What do you think about the different concurring opinions (Kagan, Kavanaugh) and how they defined EPA’s authority under the Clean Water Act?

Again, it is important to remember that although there are concurring opinions, the justices unanimously agreed that the “significant nexus” test is improper to determine whether wetlands are a WOTUS, and unanimously agreed that the Sackett property is not a jurisdictional wetland. The concurring opinions point out differences in how they reached these ultimate conclusions. Justices Thomas and Gorsuch appear to take an even narrower view of WOTUS, writing extensively about how Congress relied on the Commerce Clause power in order to pass the CWA, and noting they believe there should potentially be narrower construction of the act to apply only to waters involved in interstate commerce. Justices Kavanaugh, Kagan, Sotomayor and Jackson would all slightly expand the definition of a jurisdictional wetland by including those wetlands that are contiguous or bordering a covered water (the majority test) but also include those “wetlands that are separated from a covered water only by a man-made dike or barrier, natural river berm, beach dune or the like.” The majority opinion does not include this second category of wetlands.

How is the Supreme Court’s new 'continuous surface connection' standard different from the 'significant nexus' test?

The two tests are significantly different. The “continuous surface connection” requires wetlands to have a continuous surface connection with a water of the U.S. (defined as relatively permanent bodies of water connected to traditional interstate navigable waters) such that it is difficult to determine whether the water ends and the wetlands begin. In other words, the wetlands must physically touch the jurisdictional water in order to be considered a WOTUS.

Under the “significant nexus” test, however, Justice Kennedy authored in his Rapanos concurring opinion provided that wetlands were jurisdictional if they, either alone or in combination with similarly situated lands in the region, significantly affect the chemical, physical and biological integrity of other covered waters more readily understood as “navigable.”

Comparing the two, the “continuous surface connection” test is both narrower as well as more of a bright-line rule that is more easily understood and applied by landowners, developers, agricultural producers and others.

What happens next for the Sacketts now that their case has been remanded back to the U.S. 9th Circuit Court of Appeals?

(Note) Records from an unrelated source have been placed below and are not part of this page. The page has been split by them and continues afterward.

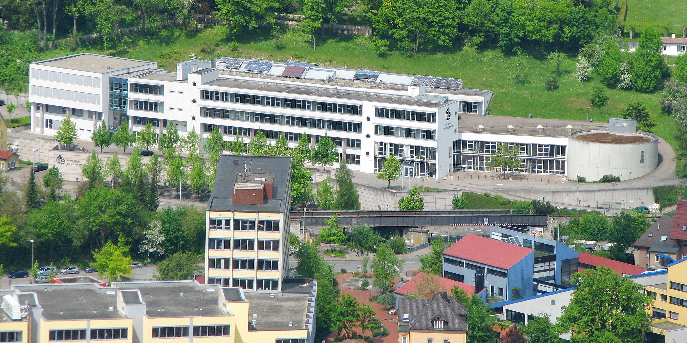 Hochschule Albstadt-Sigmaringen Standort Albstadt (Bei Bildverwendung bitte Information an Hochschule Albstadt-Sigmaringen, PR-Referat, Raum 105 A/B, Anton-Günther-Str. 51, 72488 Sigmaringen)
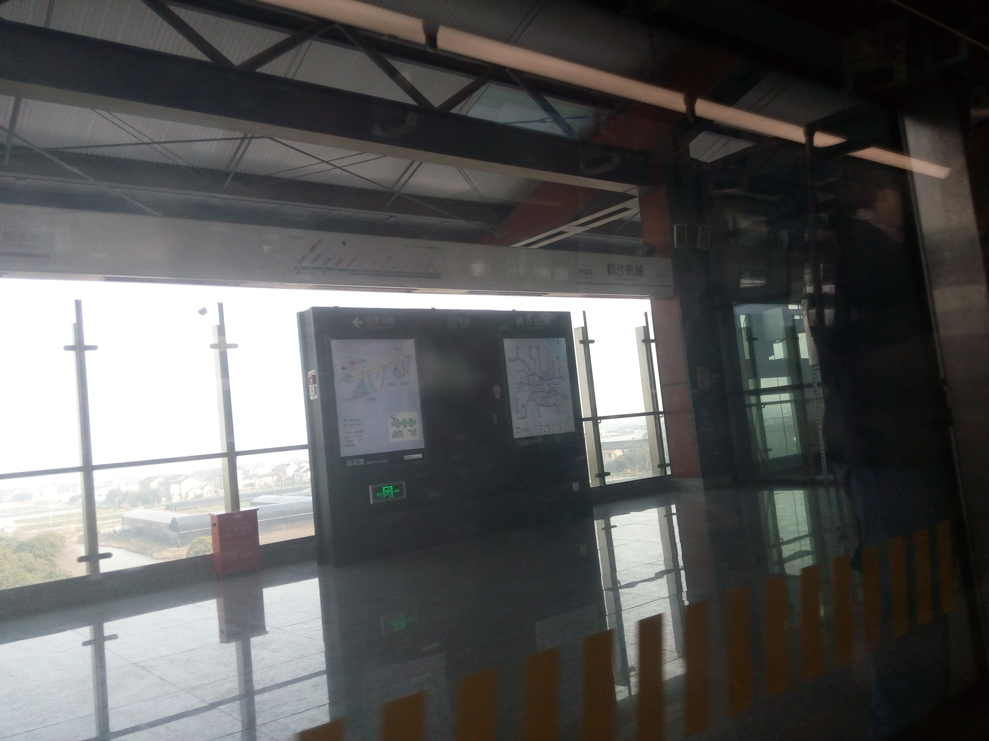 鹤沙航城站 罗山路方向列车拍摄 罗山路方向站台
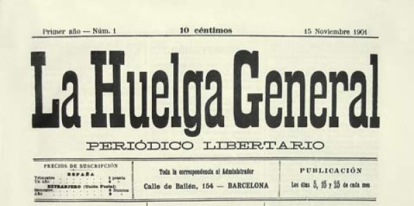 Le 15 novembre 1901, à Barcelone, le pédagogue Francisco Ferrer publie le premier numéro du periodique libertaire "La Huelga General" (La Grève Générale).
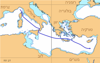 אוניית המעפילים דב הוז - מסלול
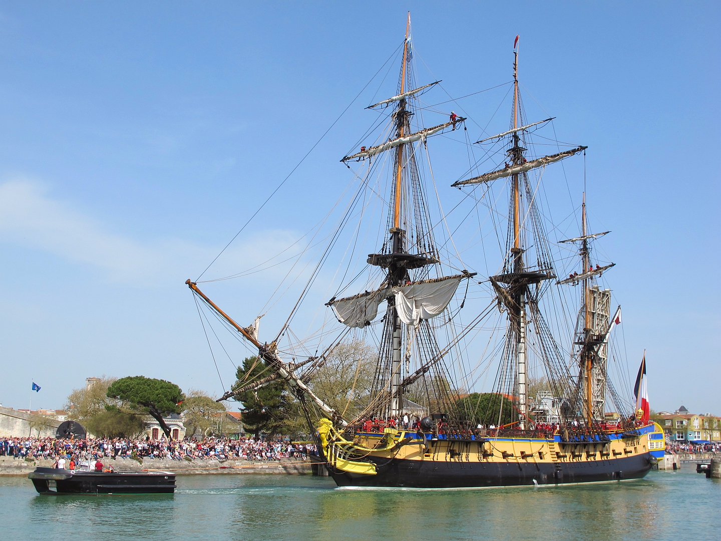 L'Hermione quitte le port de La Rochelle le 15 avril 2015. IMO Number: MMSI Number: 228052600 Call sign: FIQE Length of Hull: 44.20 m Beam: 11.55 m
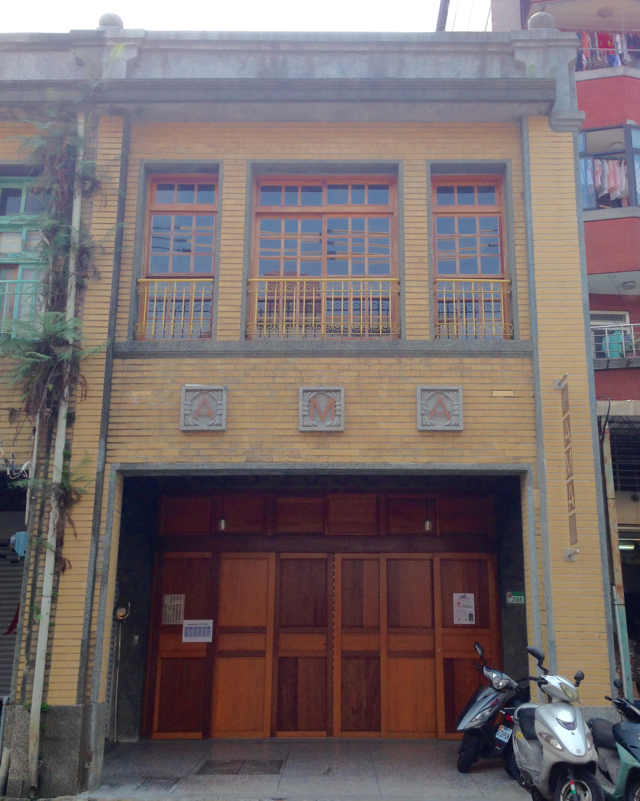 阿嬤家-和平與女性人權館，位於臺灣臺北市大同區迪化街一段256號。
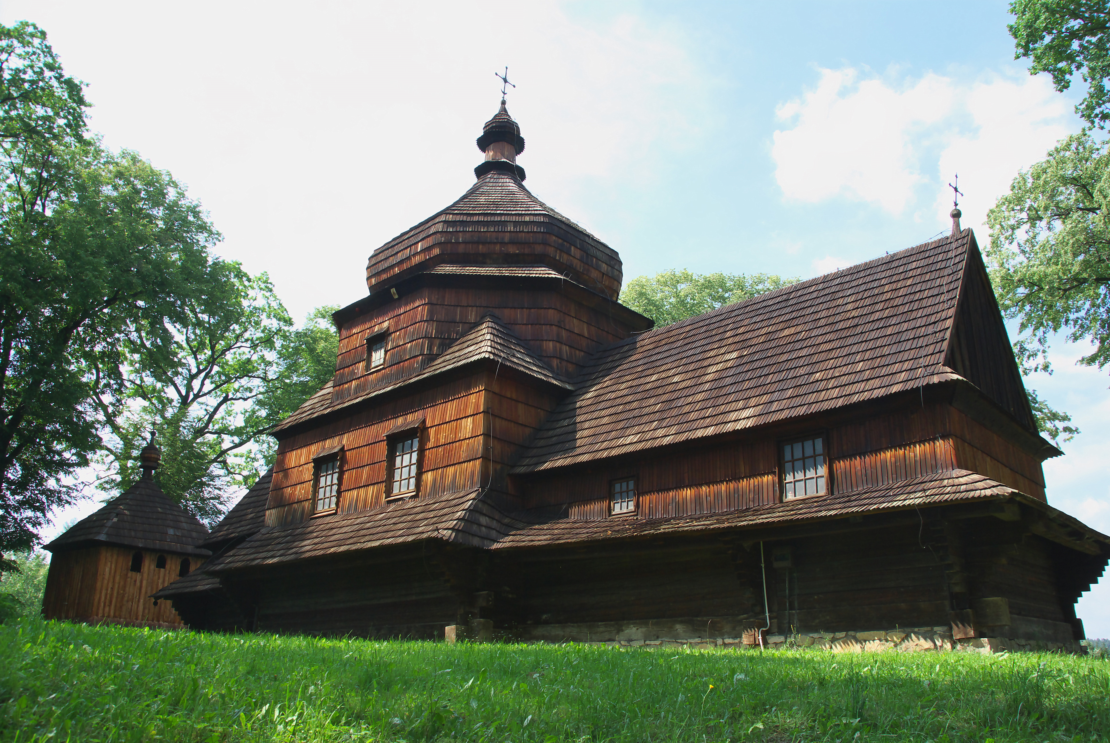 Zespół cerkwi Przemienienia Pańskiego w Czerteżu (A-159 z 08.05.1968)
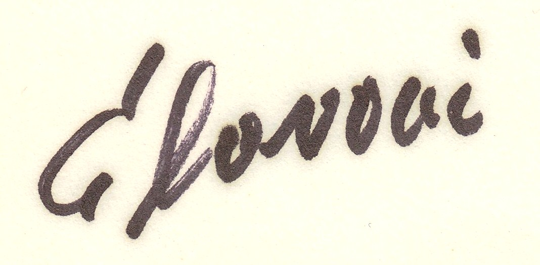 Autogramm des ehem. Bundesliga-Spielers Ahmet Glavović von 1977
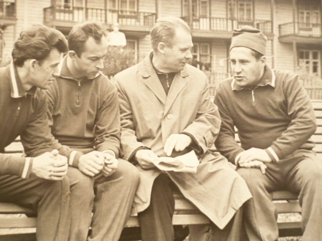 ЗМС СССР Г.П.Пискунов с воспитанниками
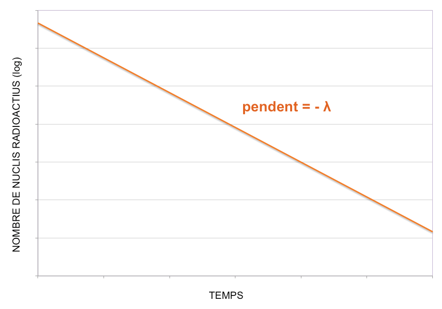 Linealització de la llei de la desintegració, on lambda (constant de desintegració) representa el pendent de la recta.
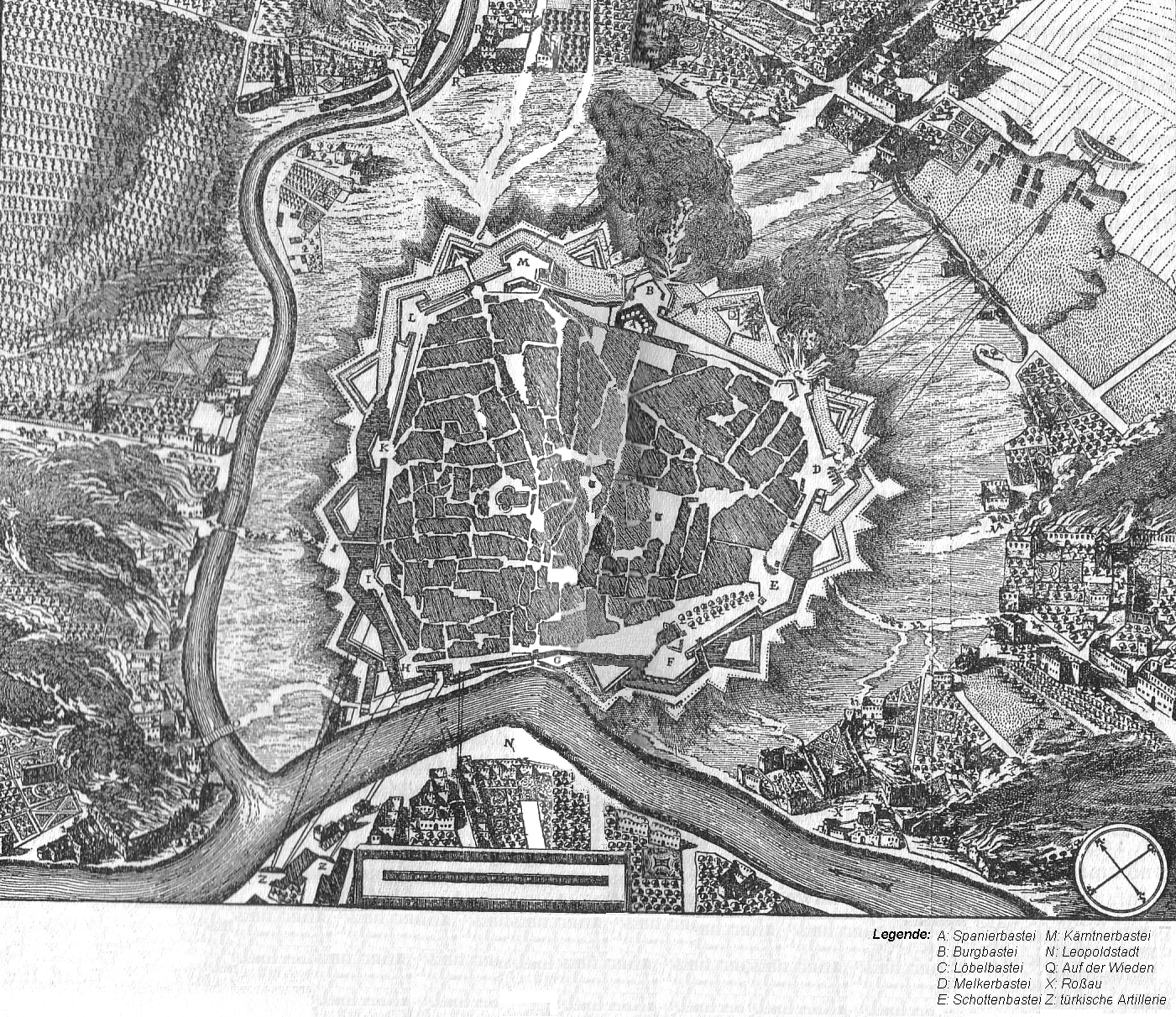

Given the 9-0 decision that the Sackett property does not constitute a jurisdictional water, the case should be dismissed, and they should be able to proceed with building their house on the land without the necessity of a federal permit.

What’s next with WOTUS regulation as far as this administration is concerned?

The assumption is that the administration will likely re-write the current WOTUS definition, but exactly how or when that will happen, or what the revised definition might look like remains to be seen. Also keep in mind there are a number of lawsuits currently pending around the country challenging the legality of the Biden rule. There will likely be additional motions filed by challengers pointing to the Sackett case as precedent supporting their position that the Biden rule is improper.